While working in New York in the 1980s, he found himself listening to a radio drama called “Heartbeat Theater.” The show featured stories that evoked hope and optimism and inspired Rector to try to do something similar.

“I thought, I’ll produce radio dramas, only they’ll be true stories about how God works in people’s lives,” he said. He called the show “L.I.G.H.T.,” which stands for Living In God’s Hands Today. He wrote the first of the show’s 40 stories while on the train one morning as he traveled into New York.

“L.I.G.H.T.” was aired on 10 Christian radio stations across the country over the next two years, after which a friend recommended recording the shows onto CDs and donating them to prisons so that inmates could listen to them.

He also made podcasts out of the shows, and they can be found today at https://hrector234.podbean.com.

TURNING THE PAGE

Rector moved to The First Coast four years ago. It was a move that signaled a new direction for the man who had done so many different things.

Here is where he launched another career: author.

After the authenticator suggested publishing his caricatures, he thought: “Well, I’ve done everything else; might as well write a book.”

But “Once Upon A Corner In Detroit” turned out to be a much bigger job than simply printing the drawings he’d made in the early 1970s. He wanted to include a one-page bio about each celebrity on the page facing the corresponding caricature. He began to write these, but soon saw that he would need some help.

At the invitation of the friend, Rector spoke to the members of the Del Webb writers’ club, asking if anyone would like to write some of the bios for him.

One of the writers who responded was Ed Mickolus, author of several books on a variety of subjects, predominantly counter-terrorism. Mickolus wrote eight of the bios himself and helped Rector navigate the road to publication.

Then, when Rector visited Mickolus to drop off a published copy of “Once Upon A Corner In Detroit,” the latter asked him what he would be writing next.

Rector’s response: “I’m not going to do that. I’m going to play golf. I haven’t played golf in six months.”

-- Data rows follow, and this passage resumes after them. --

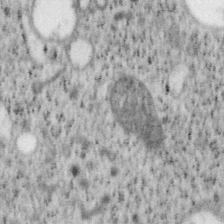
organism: Mouse
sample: OT-I killer T cells with ID8 ovarian cancer cells
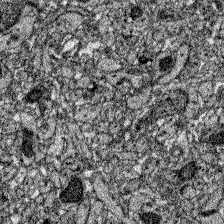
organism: Zebrafish
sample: Larval olfactory bulb
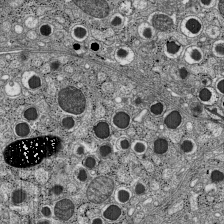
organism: C57BL Mouse
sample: Pancreatic islet
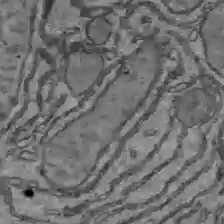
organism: C57BL Mouse
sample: Liver
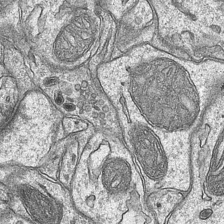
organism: Mouse
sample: CA1 Hippocampus
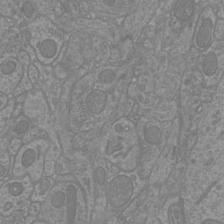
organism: Mouse
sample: Cortical neurons
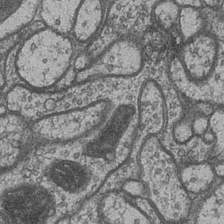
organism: Drosophila
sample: Optic medulla
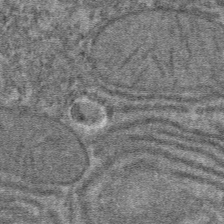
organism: Mouse
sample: Mouse hepatocytes
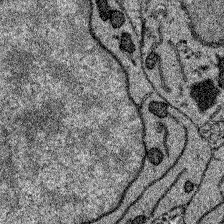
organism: Zebrafish
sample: Larval olfactory bulb
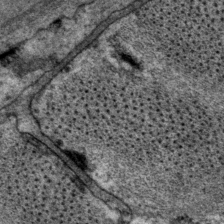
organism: P. pacificus
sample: Pharynx
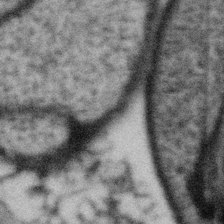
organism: Gemmata obscuriglobus
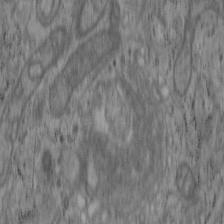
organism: Human
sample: HeLa cells
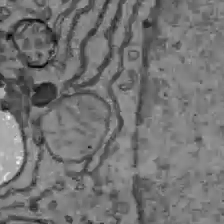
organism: C57BL Mouse
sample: Liver
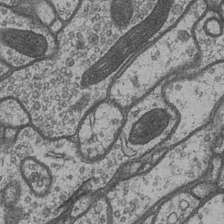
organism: Drosophila
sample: Optic medulla
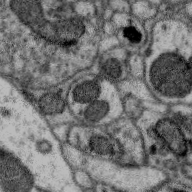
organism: Zebra finch
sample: Brain
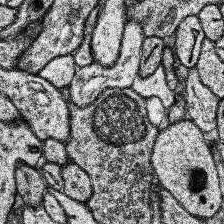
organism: Human
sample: Temporal Lobe
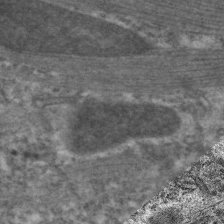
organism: C. elegans
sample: Pharynx
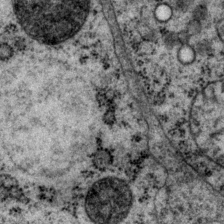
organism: P. pacificus
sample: Pharynx
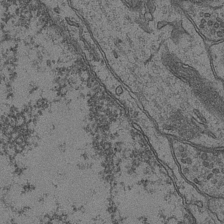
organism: Mouse
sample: CA1 Hippocampus
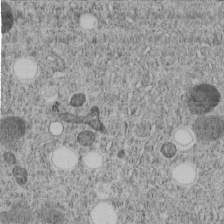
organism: C. elegans
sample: C. elegans embryo early stage
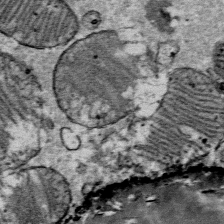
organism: Mouse
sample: Mouse Salivary gland
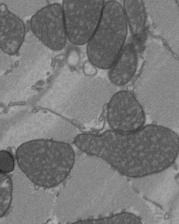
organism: C57BL Mouse
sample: Heart
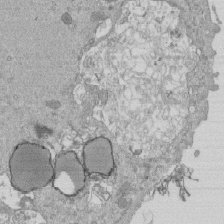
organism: Mouse
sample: ED-1 cell nuclei; centrioles
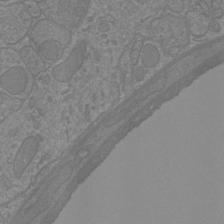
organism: Mouse
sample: Cortical neurons
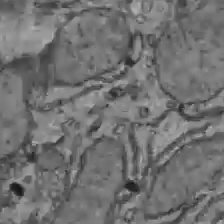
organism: C57BL Mouse
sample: Liver
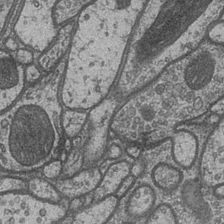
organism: Drosophila
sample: Optic medulla
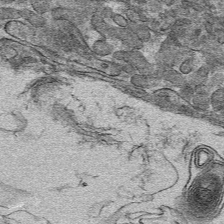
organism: Mouse
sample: Mouse hepatocytes
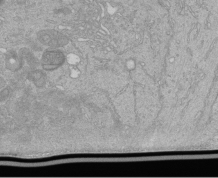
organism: Human
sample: Retinal organoid Rod and Cone cells
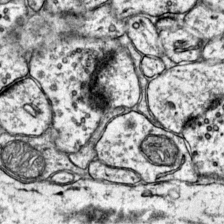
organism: Mouse
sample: Primary visual cortex
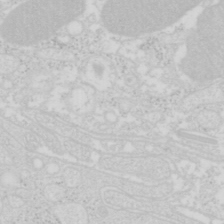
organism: Mouse
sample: Pancreas
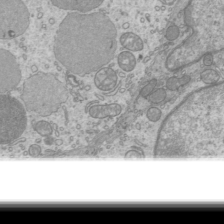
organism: Mouse
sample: Cilia; mouse epididymis
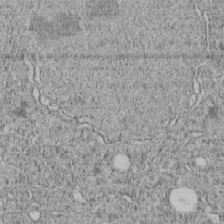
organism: C. elegans
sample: C. elegans embryo early stage
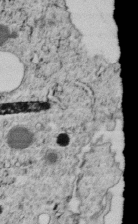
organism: C. elegans
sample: C. elegans embryo early stage
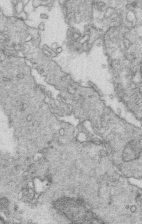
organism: Mouse
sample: Multiciliated cells
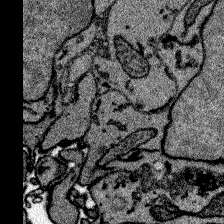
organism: Zebrafish
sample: Larval olfactory bulb
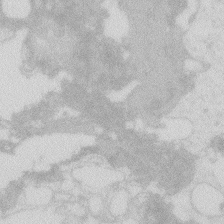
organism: Zebrafish
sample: Macrophage
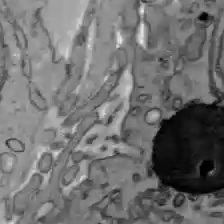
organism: C57BL Mouse
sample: Liver
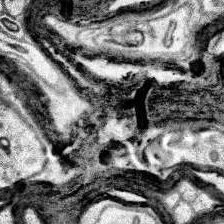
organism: Human
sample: Temporal Lobe
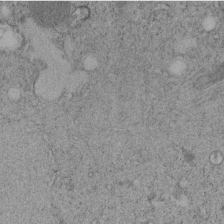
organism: C. elegans
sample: C. elegans embryo early stage
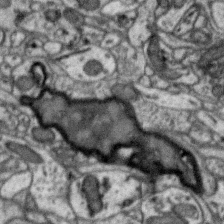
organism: Zebra finch
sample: Brain
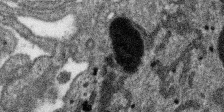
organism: Human
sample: Lung epithelial cells infected with SARS-CoV-2
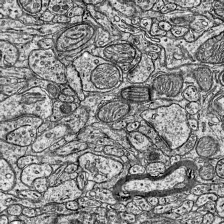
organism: Mouse
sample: Visual Cortex
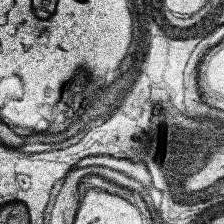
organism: Human
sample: Temporal Lobe
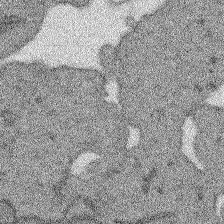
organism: Human
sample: HeLa cells
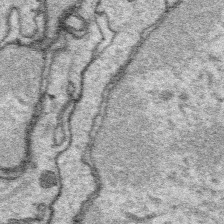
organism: Platynereis dumerilii
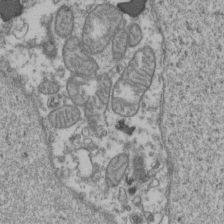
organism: Human
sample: Activated Jurkat CD4+ T cells
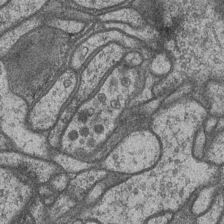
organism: Drosophila
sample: Optic medulla
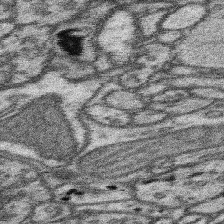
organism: Mouse
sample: Somatosensory cortex neuropil
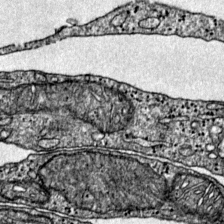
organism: Mouse
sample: Primary visual cortex

Two days later, he did just as he promised. But on the seventh hole, he got a hole in one — and just like that the game lost a good deal of its appeal.

“Now that I’m on the mountaintop, golf doesn’t have the draw anymore,” he said.

Before the week was out, and possibly in answer to a prayer, Harlan Rector found himself wanting to write that second book after all.

“I Matter” is a collection of short essays from people who have experienced a positive change in their lives, a change that has helped them to understand that they do matter. The book’s subtitle, suggested by Mickolus, is: Finding meaning in your life at any age.

The essays are divided into several stages of the average person’s life. There’s the Age of Innocence, which is childhood, and the Age of Learning, which applies to the high-school and college years. There’s the Age of Adulthood, followed by the Age of Responsibility, which addresses marriage and parenthood. There’s the Age of Retirement, when people have an opportunity to reflect.

Among the people included in these essays is a onetime substance user who was saved at a church in Harlem, recovered and went on to open up rehabilitation houses for men addicted to drugs and alcohol. Another essay is contributed by a former NFL linebacker.

The book is nearly finished and Rector is seeking a publisher now.

 So, what’s next for the Renaissance man of Greenleaf Village? One can only speculate.

He may even get a chance to play some more golf.

“Once Upon A Corner In Detroit” is available at amazon.com.